Arm Intervention/treatment
Experimental: SOF/VEL/VOX
SOF/VEL/VOX for 12 weeks
Drug: SOF/VEL/VOX
400/100/100 mg FDC tablet administered orally once daily with food
Other Names:
  • Vosevi®
  • GS-7977/GS-5816/GS-9857

Experimental: SOF/VEL
SOF/VEL for 12 weeks
Drug: SOF/VEL
400/100 mg FDC tablet administered orally once daily without regard to food
Other Names:
  • Epclusa®
  • GS-7977/GS-5816




Primary Outcome Measures :
  1. Percentage of Participants With Sustained Virologic Response (SVR) 12 Weeks After Discontinuation of Therapy (SVR12) [ Time Frame: Posttreatment Week 12 ]
    SVR12 was defined as HCV RNA < the lower limit of quantitation (LLOQ) at 12 weeks after stopping study treatment.

  2. Percentage of Participants Who Permanently Discontinue Study Drug Due to an Adverse Event [ Time Frame: Up to 12 weeks ]

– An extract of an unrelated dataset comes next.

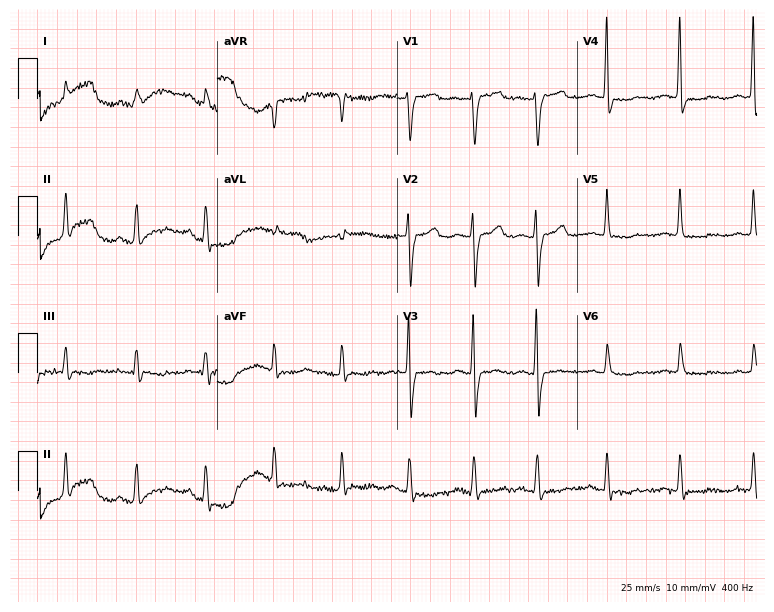
Electrocardiogram, a female patient, 71 years old. Of the six screened findings (first-degree AV block, right bundle branch block (RBBB), left bundle branch block (LBBB), sinus bradycardia, atrial fibrillation (AF), sinus tachycardia), none is recorded.

Secondary Outcome Measures :
  1. Percentage of Participants With SVR at 4 and 24 Weeks After Discontinuation of Therapy (SVR4 and SVR24) [ Time Frame: Posttreatment Weeks 4 and 24 ]
    SVR4 and SVR24 were defined as HCV RNA < LLOQ at 4 and 24 weeks after stopping study treatment, respectively.

  2. Percentage of Participants With HCV RNA < LLOQ On Treatment [ Time Frame: Weeks 1, 2, 4, 8 and 12 ]
  3. Change From Baseline in HCV RNA [ Time Frame: Weeks 1, 2, 4, 8, and 12 ]
  4. Percentage of Participants With Virologic Failure [ Time Frame: Up to Posttreatment Week 24 ]
    • On-treatment virologic failure:

      • Breakthrough (confirmed HCV RNA ≥ LLOQ after having previously had HCV RNA < LLOQ while on treatment), or
      • Rebound (confirmed > 1 log10 IU/mL increase in HCV RNA from nadir while on treatment), or
      • Non-response (HCV RNA persistently ≥ LLOQ through 8 weeks of treatment)
    • Virologic relapse:

      • Confirmed HCV RNA ≥ LLOQ during the posttreatment period having achieved HCV RNA < LLOQ at last on-treatment visit.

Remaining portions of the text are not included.